I would love that! 100bg for 28/year? That would be awesome!


----------



## wlanboy (Jul 13, 2013)

For the sage status of the Hurricane Electric IPv6 Certification.


----------



## blergh (Jul 13, 2013)

jarland said:


> We're holding out for IPv7.
> 
> (I joke)


IPv9?


----------



## Coastercraze (Jul 13, 2013)

v1

v2

v4

v8

v16

v32

v64

v128

v256

v512

v1024

etc.


----------



## wlanboy (Jul 14, 2013)

I want to add a question ... what should I do with 18.446.744.073.709.551.616 IPv6 addresses?

Got one of the he.net IPv6 tunnels with one /64 assigned to it.

It might be easier for routing but a whole /64? Even a /112 does provide 65,536 ips.

So why do they throw away so many ips?


----------



## wdq (Jul 14, 2013)

wlanboy said:


> I want to add a question ... what should I do with 18.446.744.073.709.551.616 IPv6 addresses?
> 
> Got one of the he.net IPv6 tunnels with one /64 assigned to it.
> 
> ...


I've been wondering the same thing. If hosts are giving out /64's and /48's to every customer in a decade we'll run into an IPv6 shortage just like we did by giving out big blocks of IPv4 addresses to businesses in the past. I'm pretty sure something like a /128 or even a /124 would be perfectly fine for the majority of people out there. 

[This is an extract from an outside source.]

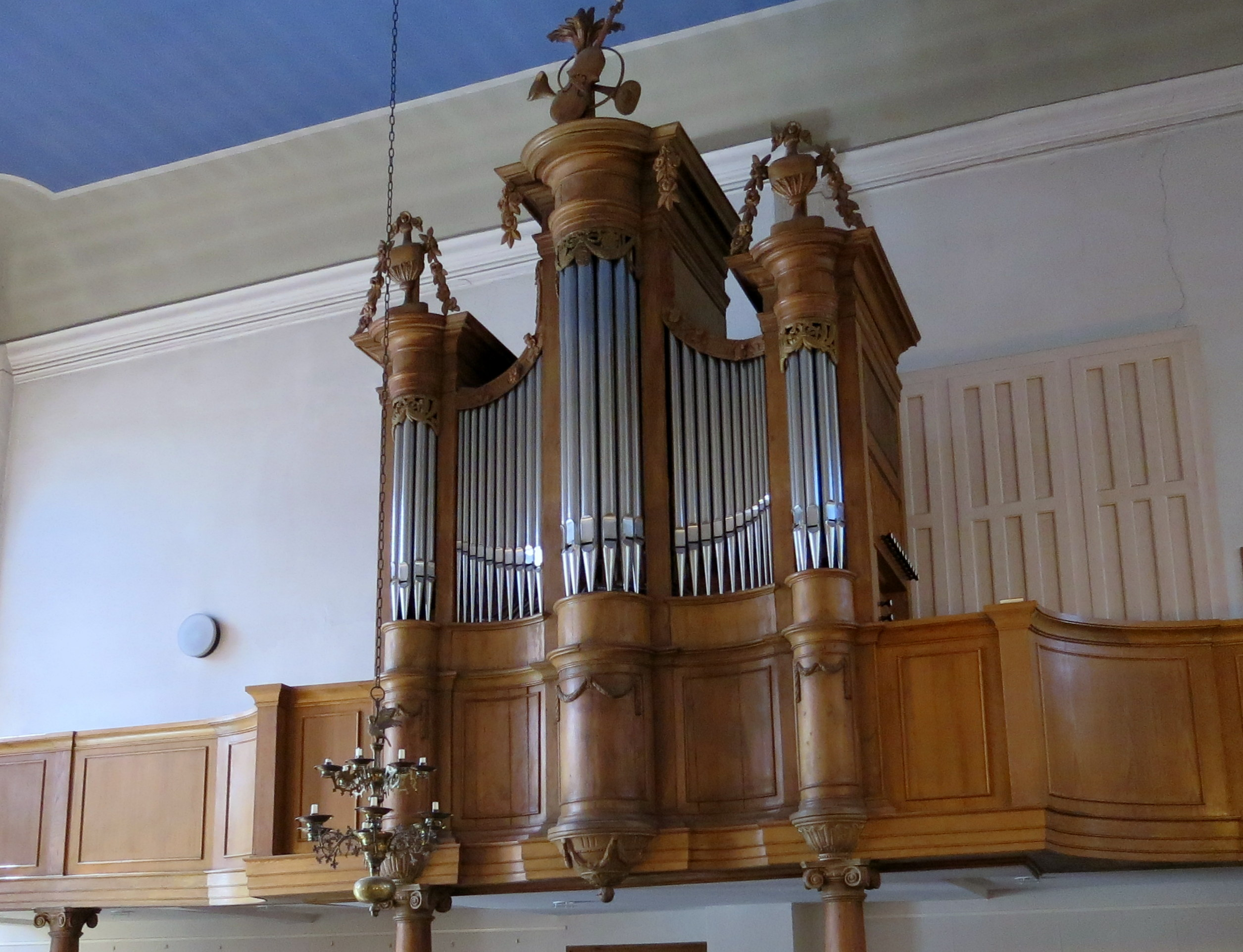 Das ist die Orgel der evangelisch-reformierten Kirche in Xanten

I don't know a whole lot about IPv6 so someone might be able to provide more information on why such huge blocks of IPv6 are being assigned.


----------



## film_girl (Jul 14, 2013)

wdq said:


> I've been wondering the same thing. If hosts are giving out /64's and /48's to every customer in a decade we'll run into an IPv6 shortage just like we did by giving out big blocks of IPv4 addresses to businesses in the past. I'm pretty sure something like a /128 or even a /124 would be perfectly fine for the majority of people out there.
> 
> I don't know a whole lot about IPv6 so someone might be able to provide more information on why such huge blocks of IPv6 are being assigned.


Those are the recommended blocks by the IETF. In fact, at one point the recommendation for home sites changed from being more than /64 (though not necessarily a /48), something like a /56.

In practical terms though, the IPv6 address space is something like 340 undecillion. Like it's a number completely unfathomable. We're not going to run out of address space in our lifetime.


----------



## D. Strout (Jul 14, 2013)

wdq said:


> If hosts are giving out /64's and /48's to every customer in a decade we'll run into an IPv6 shortage just like we did by giving out big blocks of IPv4 addresses to businesses in the past.


There are 18,446,744,073,709,551,616 /64 blocks in IPv6 (and that many IPs in a /64, incidentally). By my calculation, if one /64 is allocated per second it will take trillions of years to run out. *@**film_girl* is right, IPv6 depletion should never be a concern.


----------



## peterw (Jul 15, 2013)

D. Strout said:


> There are 18,446,744,073,709,551,616 /64 blocks in IPv6 (and that many IPs in a /64, incidentally).


Maybe he.net loves math?

I will get one of the ipv6 tunnels. Great for VPN because I can assign a new ip evertime I login.


----------